Urban Exploration: The Ghosts of Christmas Past

I love the locations where it appears the previous occupant just got up one day and never came back.  There’s a special mystique to these places – feelings of fascination, mystery, fear and intrigue mixed with a sense of intrusion.   And so it was with this house.

I’d driven past this place a hundred times and had always planned to visit but never quite got around to it.  Hidden in plain sight in the Adelaide Hills – the kind of place where it’s hard to go unseen by the local population.  A miserable winter’s Sunday afternoon provided an opportunity and I finally made my way inside.  After fighting through thick vegetation to a rear entrance I stepped inside and into a time capsule.

Cupboards overflowed with 1960s magazines.  Kitchen cupboards were still stocked with jars of food.  A bed was left unmade, a pair of slippers still at the bedside.  Antique crockery and silverware gathered dust in display cabinets.  Photos and personal effects lay scattered in various rooms.  Shooting trophies from the early 1900s left to rot alongside rifle stocks and cardboard targets.  But it was the lounge room which held the biggest surprise. Amongst the peeling wallpaper, orange vinyl couch and faux stone fireplace stood a Christmas tree, it’s tinsel and decorations still in place.  A calendar in an adjacent room declared the date as December 1981.

I still don’t know exactly what happened here to bring about abandoning a home and a family history for 30 years.  I’ve been told varying stories relating to family grief and despair but have yet to prove any one story as being true.  I do know that the house was originally a shop before becoming a residence in the 1940s.  The circumstances leading to its abandonment are a mystery.

Alas, I am not the only one to have found my way inside.  And once word gets out, it is inevitable that a more rapid deterioration takes place as those with an agenda different to mine steal, vandalise and destroy.  I’ve made several visits back to the house over the past two years and am saddened to find it ruthlessly picked to pieces.  Gone are the antiques, the framed photographs, the old timber meat safe, the oldest magazines and most of the personal effects.  The kitchen floor has collapsed into the cellar, with the other floors soon to follow.

Of the many abandoned houses I have been inside this one was special – a chance to spend some time with the ghosts of Christmas past.  I will always wonder what happened that Christmas of 1981 and I am grateful to have found it when I did – when it was untouched and pristine awaiting the return of its owner.

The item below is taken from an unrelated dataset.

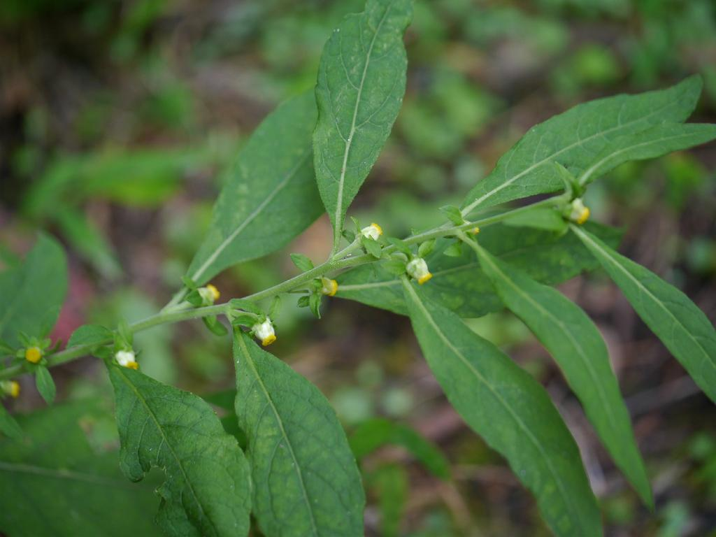 Carpesium abrotanoides：ヤブタバコ 2014/09/21 和歌山県田辺市：Tanabe City. Wakayama Pref. Japan
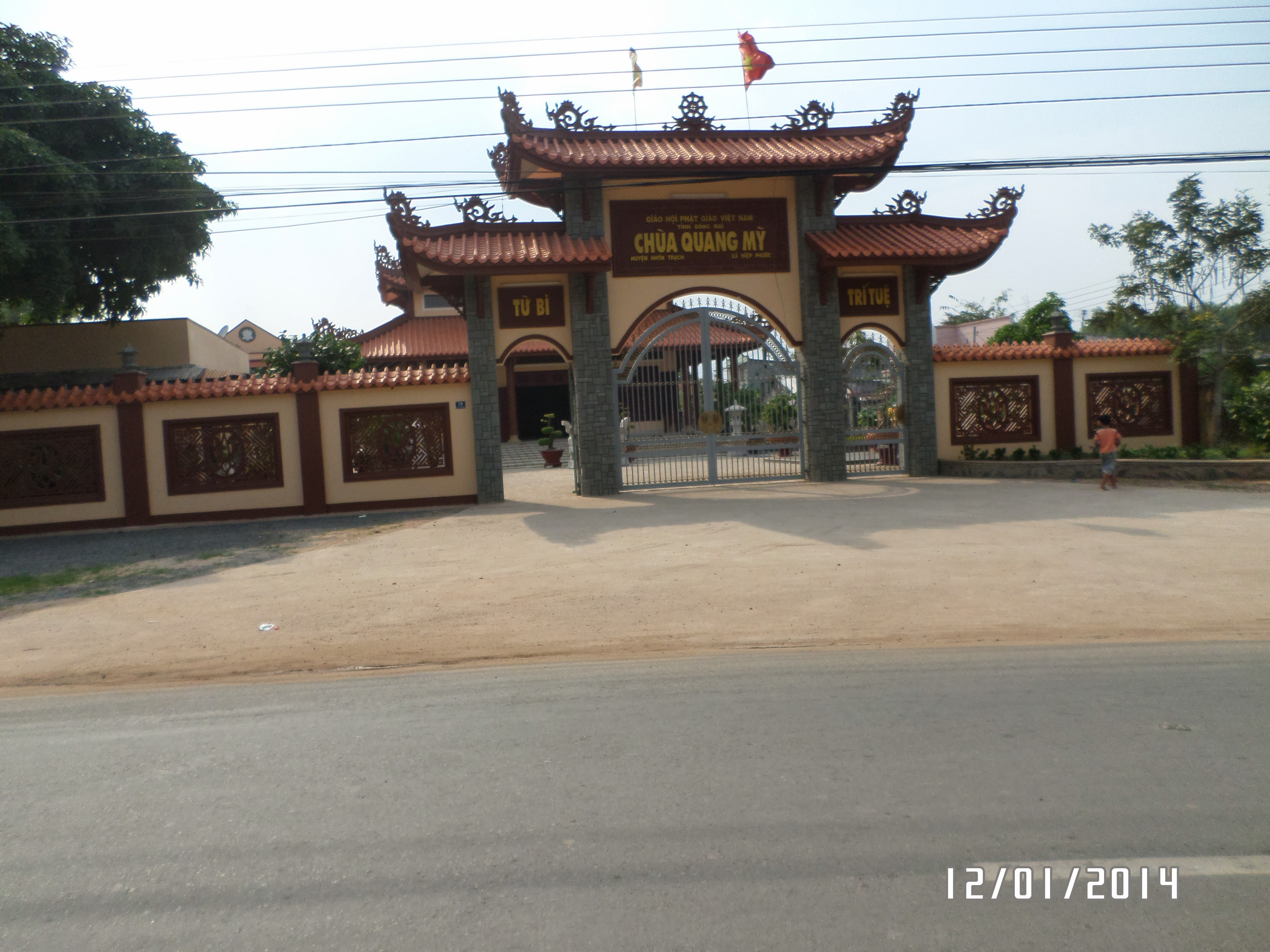 tt. Hiệp Phước, Nhơn Trạch, Đồng Nai, Vietnam

2 thoughts on “Urban Exploration: The Ghosts of Christmas Past

  1. The places with personal belongings like these are always my favourites, whilst simultaneously making me feel sad. It’s great to get a sense of who used these spaces and what went on there, but I also wonder what happened that everyone seems to have suddenly left, never to return? Particularly when photos are left behind. Some more great shots here!